Write out the listing below word for word.
**** DATA FOR THE TASK ****
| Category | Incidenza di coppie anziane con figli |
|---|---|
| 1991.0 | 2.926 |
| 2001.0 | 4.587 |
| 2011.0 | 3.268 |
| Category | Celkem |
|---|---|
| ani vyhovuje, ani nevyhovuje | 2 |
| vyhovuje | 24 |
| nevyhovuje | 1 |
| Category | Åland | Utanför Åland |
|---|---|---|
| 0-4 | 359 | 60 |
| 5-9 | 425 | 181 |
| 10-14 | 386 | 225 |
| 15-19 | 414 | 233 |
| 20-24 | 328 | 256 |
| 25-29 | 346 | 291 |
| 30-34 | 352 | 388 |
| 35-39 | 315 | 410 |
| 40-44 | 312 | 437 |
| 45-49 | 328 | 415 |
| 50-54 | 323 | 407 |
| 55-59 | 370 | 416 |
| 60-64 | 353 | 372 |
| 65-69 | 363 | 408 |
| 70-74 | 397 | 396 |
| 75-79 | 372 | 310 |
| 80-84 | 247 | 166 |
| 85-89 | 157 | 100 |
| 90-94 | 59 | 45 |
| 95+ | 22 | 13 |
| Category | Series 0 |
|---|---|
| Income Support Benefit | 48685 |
****
→ WORKED SOLUTION:
| Category | Incidenza di coppie anziane con figli |
|---|---|
| 1991.0 | 2.926 |
| 2001.0 | 4.587 |
| 2011.0 | 3.268 |
| Category | Celkem |
|---|---|
| ani vyhovuje, ani nevyhovuje | 2 |
| vyhovuje | 24 |
| nevyhovuje | 1 |
| Category | Åland | Utanför Åland |
|---|---|---|
| 0-4 | 359 | 60 |
| 5-9 | 425 | 181 |
| 10-14 | 386 | 225 |
| 15-19 | 414 | 233 |
| 20-24 | 328 | 256 |
| 25-29 | 346 | 291 |
| 30-34 | 352 | 388 |
| 35-39 | 315 | 410 |
| 40-44 | 312 | 437 |
| 45-49 | 328 | 415 |
| 50-54 | 323 | 407 |
| 55-59 | 370 | 416 |
| 60-64 | 353 | 372 |
| 65-69 | 363 | 408 |
| 70-74 | 397 | 396 |
| 75-79 | 372 | 310 |
| 80-84 | 247 | 166 |
| 85-89 | 157 | 100 |
| 90-94 | 59 | 45 |
| 95+ | 22 | 13 |
| Category | Series 0 |
|---|---|
| Income Support Benefit | 48685 |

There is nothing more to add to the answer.